Real Food Blog » How Michael Pollan Has Missed The Boat

How Michael Pollan Has Missed The Boat

March 20th, 2011

Eat real food. Eat a lot. Mostly local.

If you could encapsulate what you believe about food in three statements of three words or less, what would it be?

I’m prompted to ask this question for two reasons:  1) It’s fun and 2) Michael Pollan is wrong!

That’s right, I said it.  Michael Pollan got me thinking about this because everyone seems to love and quote his mini-tidbits of nutritional wisdom.   They’re becoming so commonly quoted that most people are unaware they stem from his writings.  Here’s a few you’ve probably heard:

“Don’t eat anything your great grandmother wouldn’t recognize as food.”

“Avoid food products that make health claims.”

“Shop the perimeters of the supermarket and stay out of the middle aisles.”

I love them and quote them myself all the time!  And here’s probably the most popular one of all:

“Eat Food.  Not a lot.
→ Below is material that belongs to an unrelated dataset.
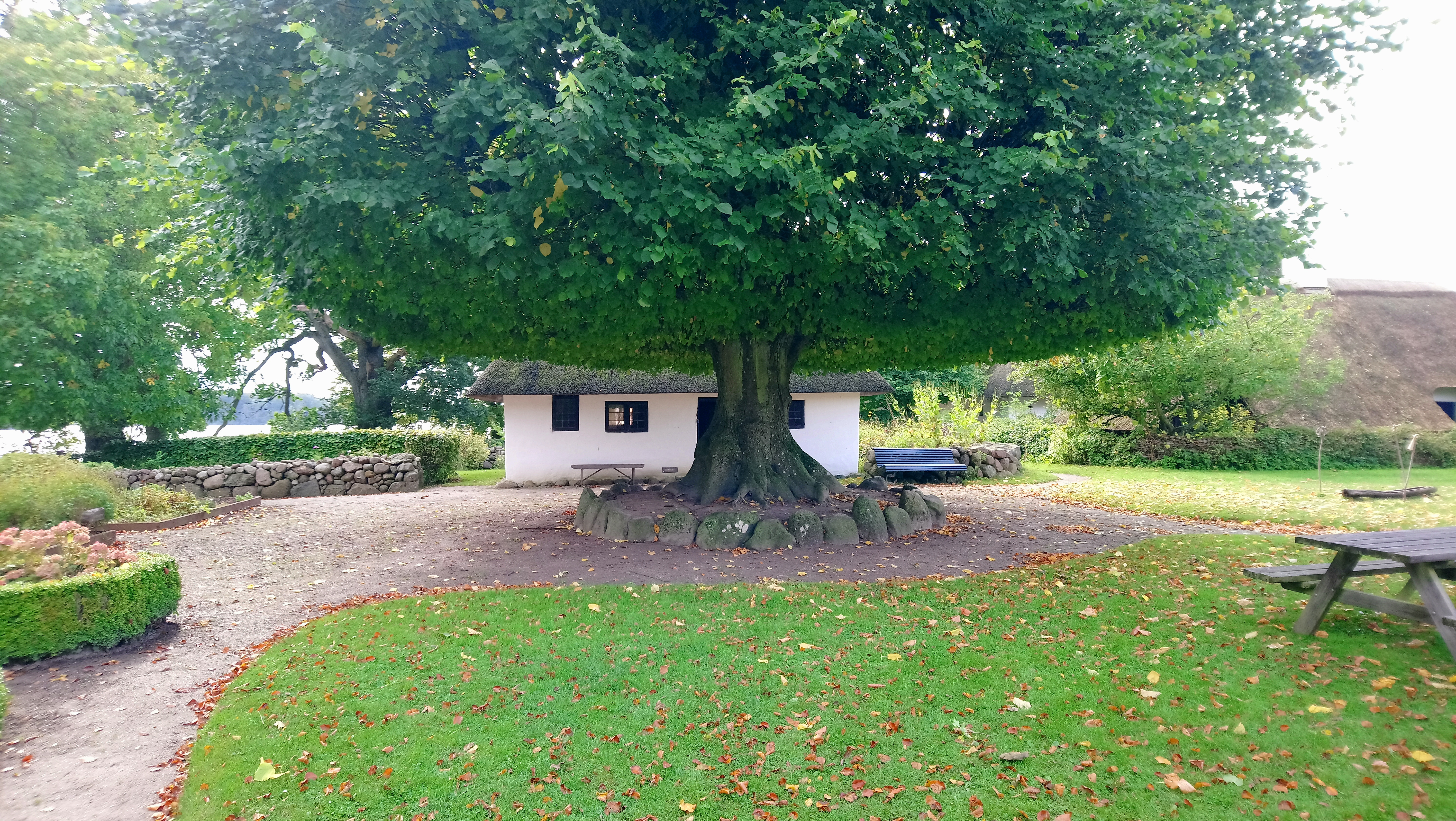 Fra begyndelsen af 1800-tallet. Kom til museet i 1926.
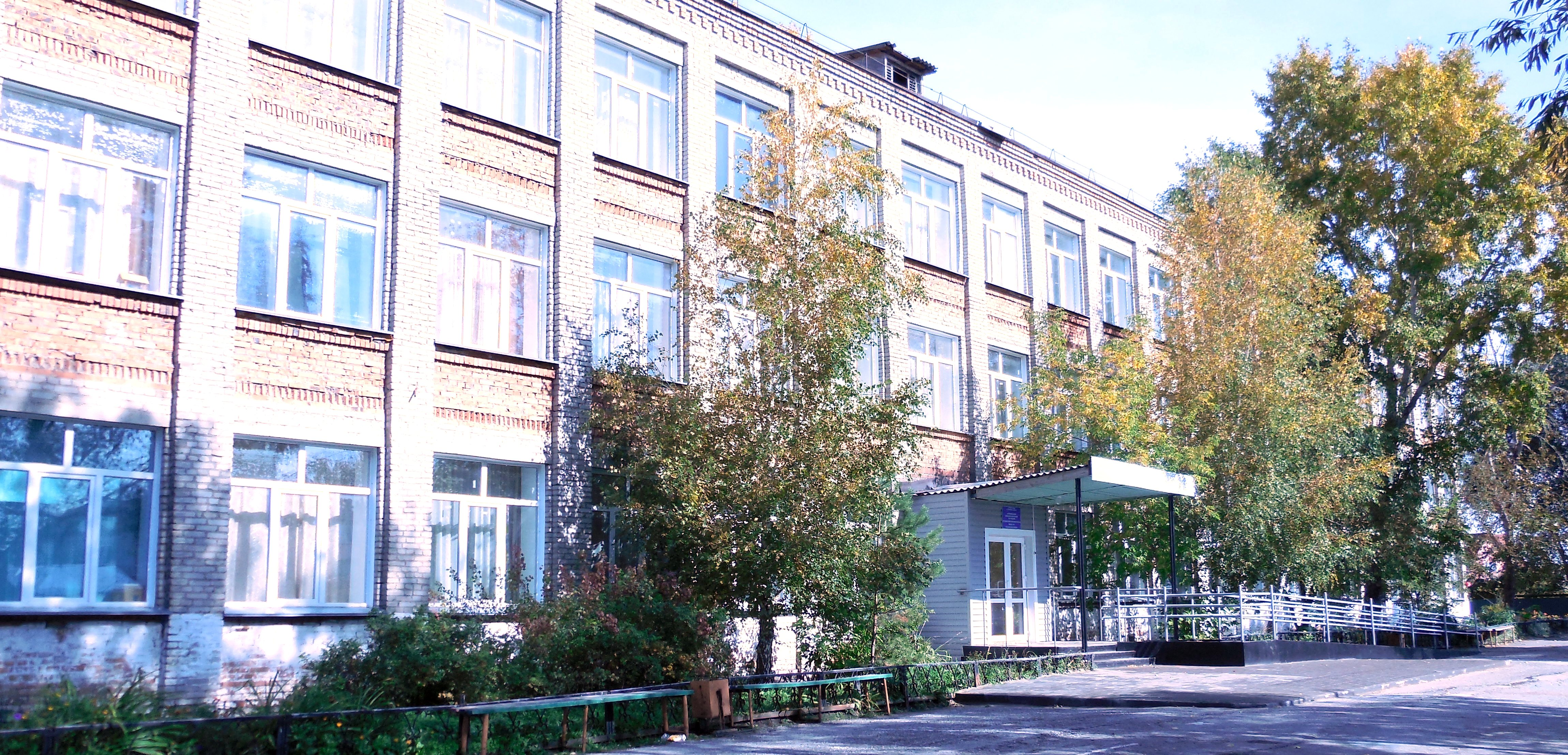 МКОУ СОШ № 1

Mostly plants.”

Sounds good, right?

Truth be told…I hate it.   And I’m not the only one.

Thousands of people are waking up to our escalating health epidemics in this country.   And the further we get from the source of the problem, the more the truth becomes clear.   Vegetarians say it’s meat.  Vegans say it’s all animal products including eggs and milk.  Doctors and dietitians say it’s saturated fat and cholesterol.   Fitness experts say it’s lack of exercise.  Basically, everyone says it’s some combination of those things.  But the real reason is none of the above.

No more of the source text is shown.